The Octagon – February, 2022

Greetings all,

With much of the animal kingdom in hibernation over these winter months, rest assured that the Friends of Fintry have not been curled up in their burrows, although with this continuing pandemic it is tempting to do so! We have been sniffing out as many grants as we are eligible for with the hope that this coming season will have a sense of normalcy. As well as our Fairs, we are hoping to have exciting new events every month from May to September, so stay tuned, make sure your membership is up to date and regularly check out our website at www.fintry.ca

One of our grant applications was to Canada Summer Jobs for two students, so we are hopeful that (a) we will be able to have tours, and (b) that we get this funding. Last summer’s students were an incredible asset and certainly took a load off our volunteers.

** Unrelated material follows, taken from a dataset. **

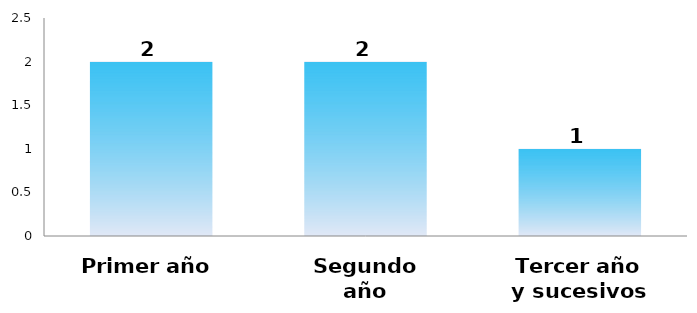
| Category | Series 0 |
|---|---|
| Primer año | 2 |
| Segundo año | 2 |
| Tercer año y sucesivos | 1 |

Heritage Week (February 21st-27th) will soon be upon us and I encourage you to check out the Heritage BC website at www.heritagebc.ca/events-activities/ and our local Heritage Week Facebook Page www.facebook.com/heritageweekokanagan, where you can find out what’s happening this year.

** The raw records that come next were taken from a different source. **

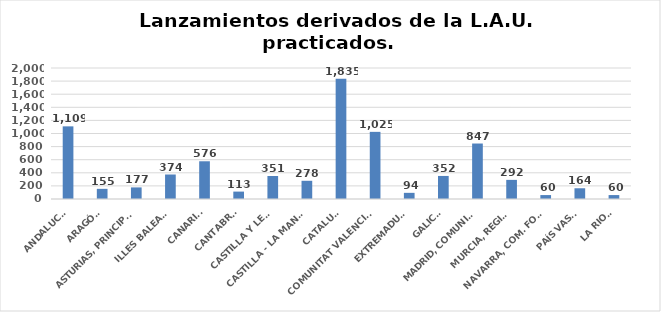
| Category | 616 |
|---|---|
| ANDALUCÍA | 1109 |
| ARAGÓN | 155 |
| ASTURIAS, PRINCIPADO | 177 |
| ILLES BALEARS | 374 |
| CANARIAS | 576 |
| CANTABRIA | 113 |
| CASTILLA Y LEÓN | 351 |
| CASTILLA - LA MANCHA | 278 |
| CATALUÑA | 1835 |
| COMUNITAT VALENCIANA | 1025 |
| EXTREMADURA | 94 |
| GALICIA | 352 |
| MADRID, COMUNIDAD | 847 |
| MURCIA, REGIÓN | 292 |
| NAVARRA, COM. FORAL | 60 |
| PAÍS VASCO | 164 |
| LA RIOJA | 60 |

Those who have toured the Manor House may remember that on the desk in the Red Room is the photograph of a gentleman. What follows now is an incredible story of coincidence by our Curator, Dan Bruce which I am sure you will enjoy………..

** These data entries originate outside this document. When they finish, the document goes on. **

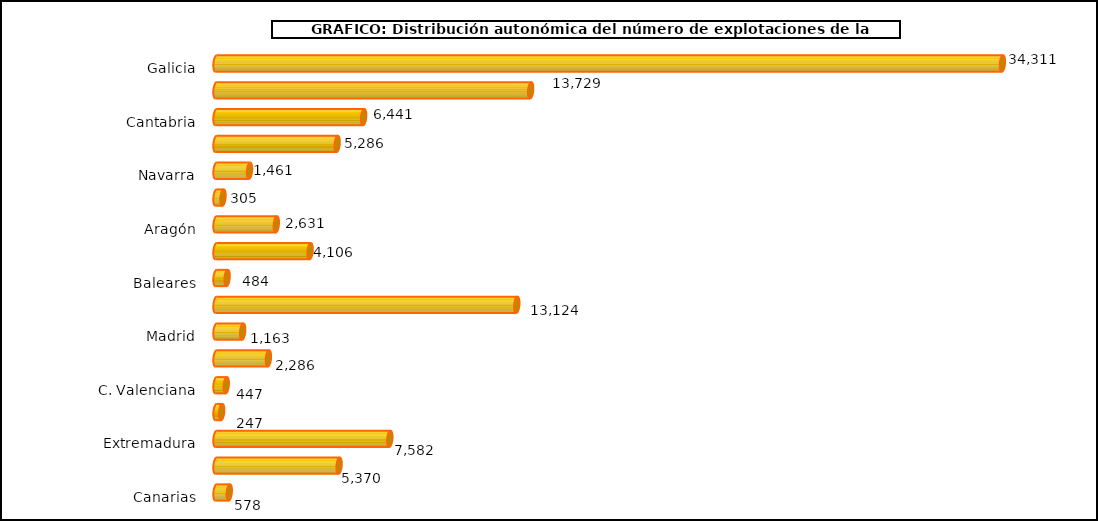
| Category | num. Explotaciones |
|---|---|
|   Galicia | 34311 |
|   P. de Asturias | 13729 |
|   Cantabria | 6441 |
|   País Vasco | 5286 |
|   Navarra | 1461 |
|   La Rioja | 305 |
|   Aragón | 2631 |
|   Cataluña | 4106 |
|   Baleares | 484 |
|   Castilla y León | 13124 |
|   Madrid | 1163 |
|   Castilla – La Mancha | 2286 |
|   C. Valenciana | 447 |
|   R. de Murcia | 247 |
|   Extremadura | 7582 |
|   Andalucía | 5370 |
|   Canarias | 578 |

” Presumption now hath made his masterpiece . . .”

                                                                            with apologies to The Bard

The portrait that is now on James Dun-Waters’ desk in the Red Room is of Philip Gordon Cracknell, my grandfather. It might indeed be thought presumptuous to draw attention to a personal connection to Fintry, but the fact remains that when I began work as Curator of the site, I had no knowledge of what follows.

Sometime early in 2009, my mother mentioned that she regretted not having a larger copy of her favourite photograph of her father.  The locket-sized portrait had sat in its silver frame on her bedside table for years.   I suggested that with the technology now available, it should not be a problem to enlarge even one so small.  Lynda Miller was kind enough to do some work on it, and created a very clear 8 X 10, which was then framed and presented. This led to a lengthy reminiscence, much of which I had heard previously, so the situation was not unusual, listening with one ear, I was occupied with other trivialities in the living room at home.  Unexpected and new information brought me back to reality, and I asked for a repeat, and more detail. 

The story came out as Philip Cracknell told it to his children. He was involved in the Gallipoli episode in the First World War, after which he continued in the Royal Navy, but was shipwrecked in the Mediterranean and ended up on the Greek island of Mudros. He was rescued from there, and taken to Alexandria. Not severely wounded, he was for a time in the care off the field hospital set up by James Dun-Waters, his wife, Alice and Katie Stuart.

After his recovery, he returned to England, and re-enlisted, this time in the army. My mother said he would never speak of his experience in France, but was quite forthcoming on his time in the Navy.

Needless to say, I was surprised, to put it mildly, to discover this after having been Curator at Fintry since 2002.   My mother was aware of the basic history of the Fintry Estate, but it seems, had not realized the Alexandria connection.

Philip Gordon Cracknell was the younger son of the Rev. Thomas Cracknell, whose fluency in Latin and Greek assisted Christopher Wordsworth, Bishop of Lincoln in writing his commentary and notes on the Bible, published in 1880.  He was named Gordon, like so many others at the time, after General Charles Gordon, killed at Khartoum in 1885.  He became a pharmacist and dispensing chemist with his own business in London.  His older brother, Parkinson Cracknell came to Canada and enlisted in the NW Mounted Police, based in Cochrane, Alberta, (ca. 1910).   Park went back to England at the start of the war, and was an early casualty in France.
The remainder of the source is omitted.